In the static_configs part of your configuration file, add a new entry for the cert exporter.

static_configs:
            - targets: ['localhost:9090', 'localhost:9117']

Restart Prometheus for your changes to be applied.

$ sudo systemctl restart prometheus

Don’t forget to verify that Prometheus is actively scraping your new target.

Head over to http://localhost:1234/targets (if you followed the Prometheus and Grafana tutorial).

targets-prom

Awesome! The exporter is up and running.

Time to check the SSL certificate expirations in Grafana.

Creating a Grafana dashboard

In order to visualize SSL certification expiration dates, we are going to use a predefined dashboard built by the creator of the exporter.

a – Import a Grafana dashboard

To import a Grafana dashboard, click on the Import option available in the left menu.

import-dash

In the next window, choose to import your dashboard given a dashboard ID.

The dashboard ID for the node-cert dashboard is 9999.

In the next window, choose to import your dashboard given a dashboard ID.

From there, Grafana should automatically detect that you are trying to import the dashboard.

This is what you should see.

import-dash-2

b – Write a PromQL query for SSL certificate expiration

By default, the dashboard is not fully loaded in Grafana.

For some reasons that I ignore, the PromQL query is not actively loaded. That’s not a big problem, we are going to write it our way.

Edit the table panel in your dashboard.

edit-panel

Go to the query panel, select Prometheus as a datasource and write the following PromQL query.

promql-query

Important Note: Do not forget to check the “Instant” option on the second line of your query panel (otherwise you won’t be able to see anything)

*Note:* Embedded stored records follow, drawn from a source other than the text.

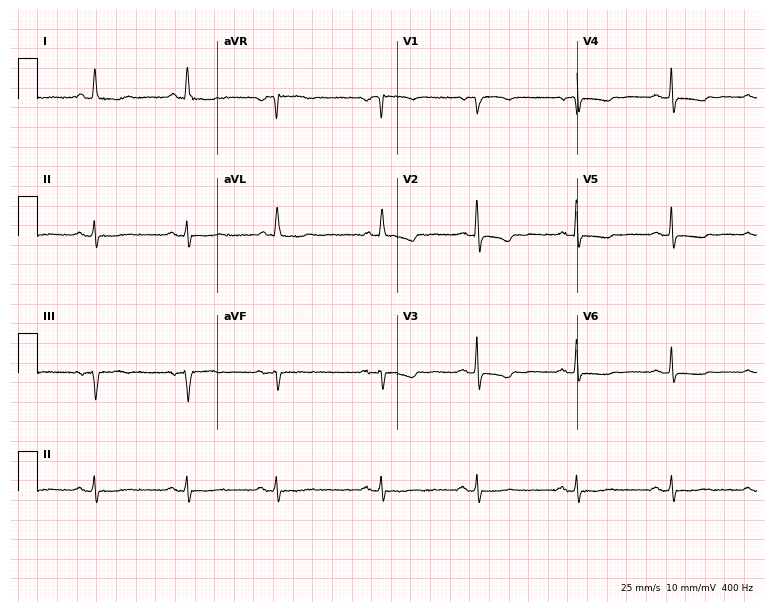
Resting 12-lead electrocardiogram. Patient: a 77-year-old female. Read as a normal ECG.
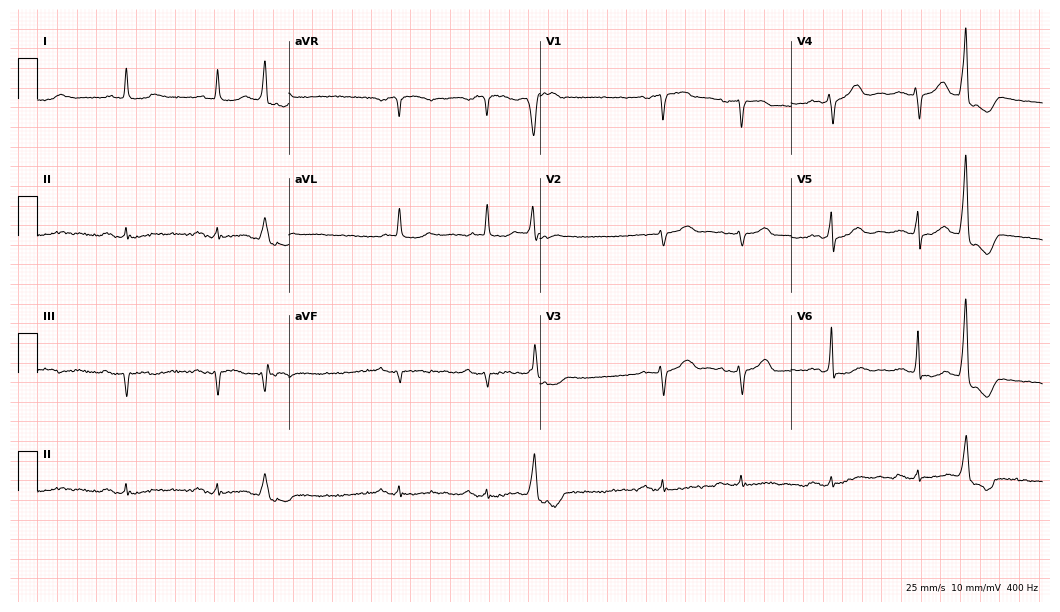
ECG (10.2-second recording at 400 Hz) — a 75-year-old male. Screened for six findings — first-degree AV block, right bundle branch block, left bundle branch block, sinus bradycardia, atrial fibrillation, sinus tachycardia — none is recorded. Only these six findings were labelled.
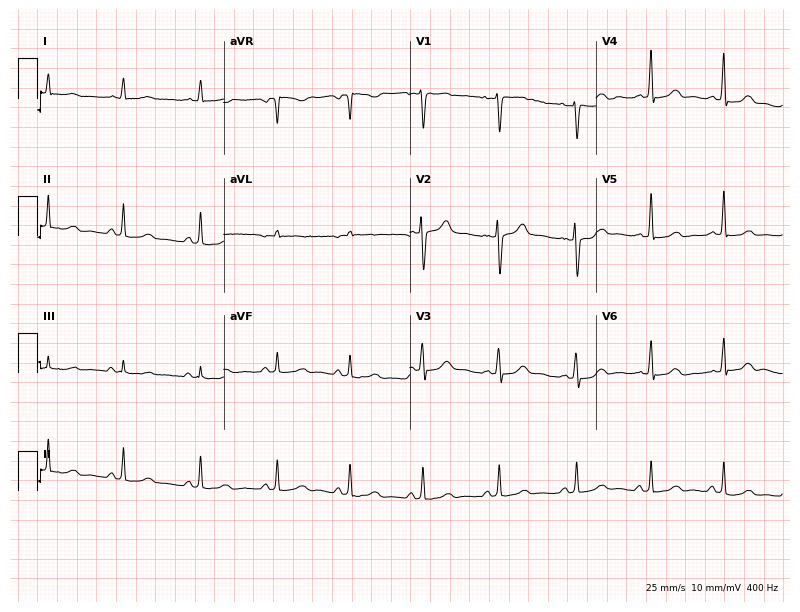
12-lead ECG from a woman, 33 years old. Screened for six findings — first-degree AV block, right bundle branch block (RBBB), left bundle branch block (LBBB), sinus bradycardia, atrial fibrillation (AF), sinus tachycardia — none is recorded. Other findings, if any, are not listed.
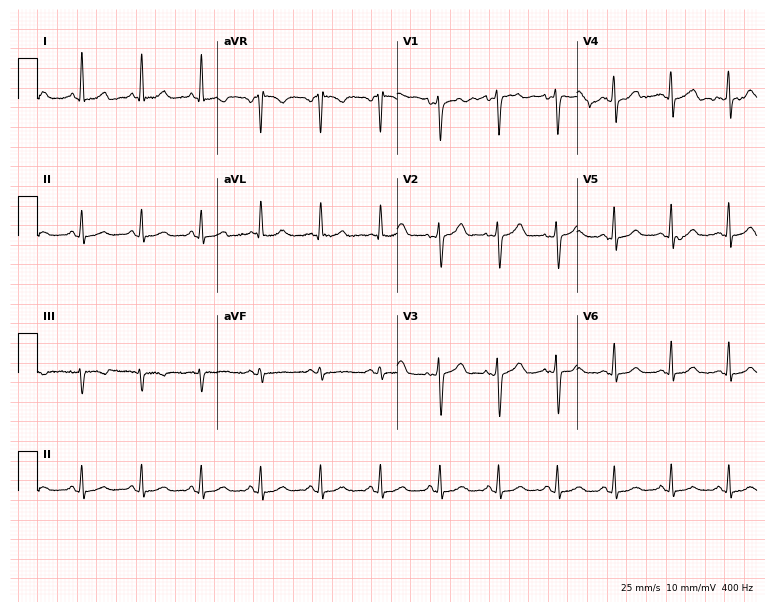
12-lead ECG (7.3-second recording at 400 Hz) from a female patient, 62 years old. Labelled as a normal ECG.
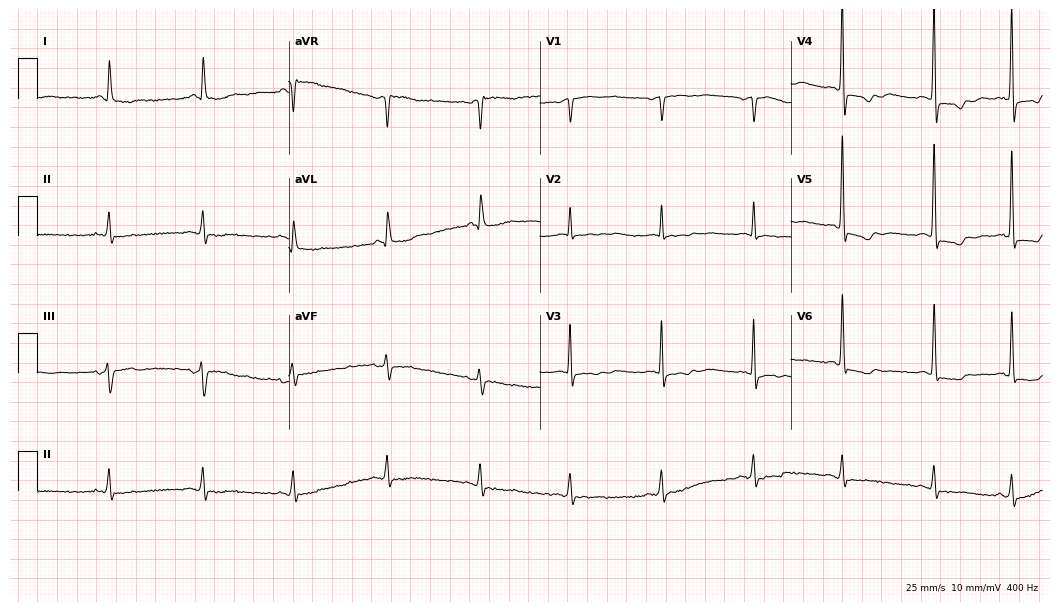
12-lead ECG from an 81-year-old female patient. No first-degree AV block, right bundle branch block (RBBB), left bundle branch block (LBBB), sinus bradycardia, atrial fibrillation (AF) or sinus tachycardia recorded for this tracing. Only these six findings were labelled.
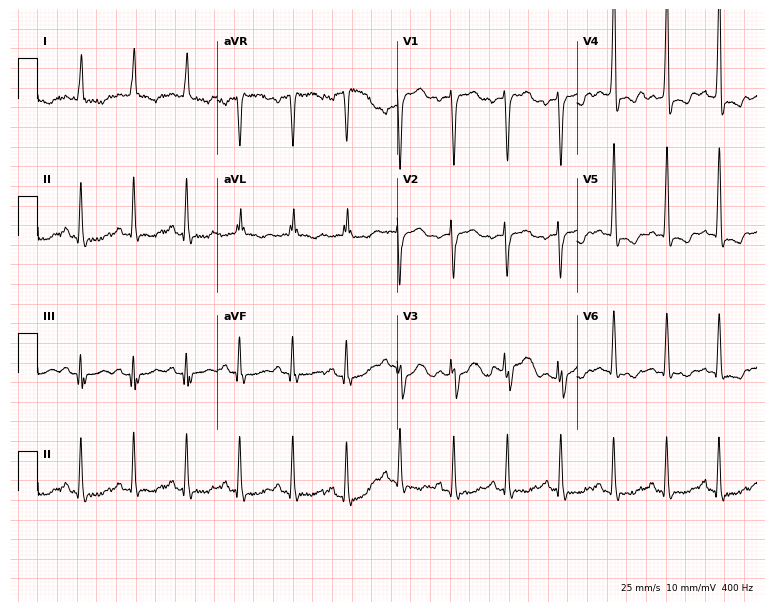
ECG (7.3-second recording at 400 Hz) — a male patient, 63 years old. Findings include sinus tachycardia (a sinus rate of 100 beats per minute or more).
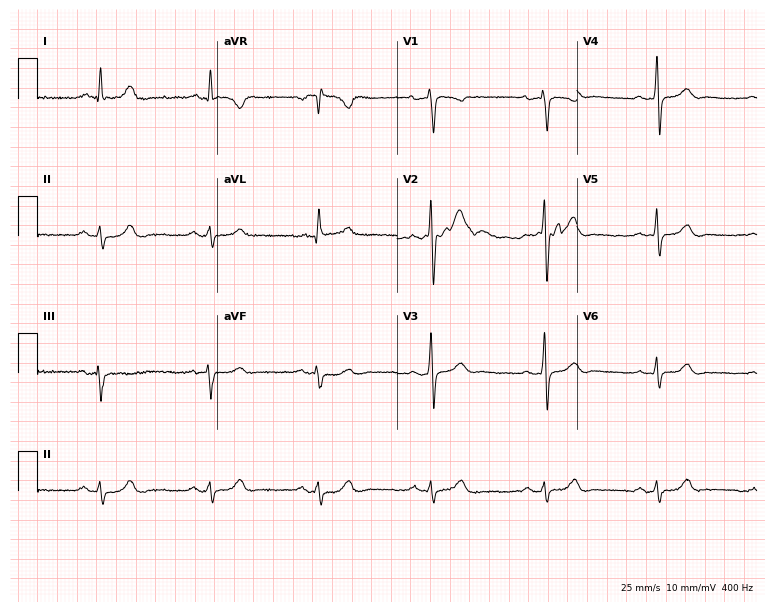
12-lead ECG from a man, 76 years old. Screened for six findings — first-degree AV block, right bundle branch block, left bundle branch block, sinus bradycardia, atrial fibrillation, sinus tachycardia — none is recorded. Findings outside these six are not listed.
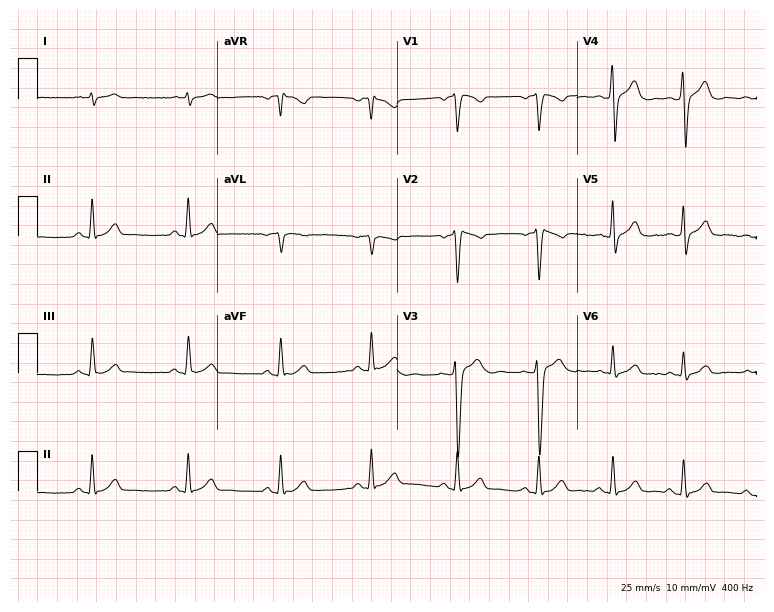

This is what you should now see on your dashboard.

final-dashboard-1

Awesome!

You now have a dashboard checking your SSL certificates with pleasing colors.

As you can see, most of my certificates are safe, but some of them will have to be renewed in a month or so.

c – Customizing the threshold levels

As you can see, some thresholds are already defined in this Grafana dashboard.

By default, red lines will be displayed for SSL certificates that need to be renewed in less than three monthsorange lines between three months and six months, and green lines for more than six months.

Would you like to customize those levels?

Let’s have red lines for expirations in less than one week, and orange between one week and one month.

To customize it, head over to the “Visualization” panel in Grafana and search for the corresponding option line.

visu-panel

The levels are stored in the “Thresholds” text field.

The current values are 7889231 seconds (3 months) and 15778463 seconds (6 months).

Let’s modify this text field for 2592000 (1 month) and 25920000 (10 months).

604800,2592000

orange-levels

Firing alerts when SSL certificates expire

If you are to check your SSL certification expiration dates, it is very likely that you are not going to take a look at your dashboard every day.

You want to be alerted when one of your certificates is about to expire.

Make sure to install the AlertManager with Prometheus by following this tutorial.

a – Creating a rules file

In your Prometheus folder, create a “alerts” folder. This is the place where you are going to store all your alert files.

Go to your alerts folder, and create a new file named “ssl_rules.yml“.

$ cd /etc/prometheus
$ sudo mkdir alerts && cd alerts
$ sudo nano ssl_rules.yml

In the file, paste the following content.

groups: 
  - name: ssl_expiry.rules 
    rules: 
      - alert: SSLCertExpiringSoon 
        expr: sum(ssl_certificate_expiry_seconds{}) by (instance, path) < 86400 * 30 
        for: 10m

The following configuration will fire an alert when you need to check your SSL certificate (one month away from being expired)

As a reminder, the Prometheus server is going to be used as a client for the Alert Manager.

b – Create an AlertManager rules file

Now we are going to create a rules file for the AlertManager.

For this part, we are going to use Slack as a recipient, but you could send an email, or use PagerDuty for example.

If you are looking to create a Webhook for Slack and Prometheus, check our other articles or go for a web search.

Go to your /etc/alertmanager folder and create a new file named “alertmanager.yml“.

$ cd /etc/alertmanager
$ sudo touch alertmanager.yml

Paste the following content in your file (change the webhook URL for the one provided by your Slack workspace)

global:
  resolve_timeout: 5m

route:
 group_by: ['SSLCertExpiringSoon']
 group_wait: 10s
 group_interval: 10s
 repeat_interval: 1h
 receiver: slack
 

receivers:
- name: slack
  slack_configs:
  - api_url: $WEBHOOK_URL
    channel: '#devconnecteds-blog'

Save your file, and make sure that your AlertManager service is launched with the correct option (with the correct –config flag)

alertmanager-service-1

Restart your AlertManager service.

$ sudo systemctl restart alertmanager

c – Getting AlertManager alerts on Slack

Now that our configuration is set, it is time to have an alert firing on the Prometheus server.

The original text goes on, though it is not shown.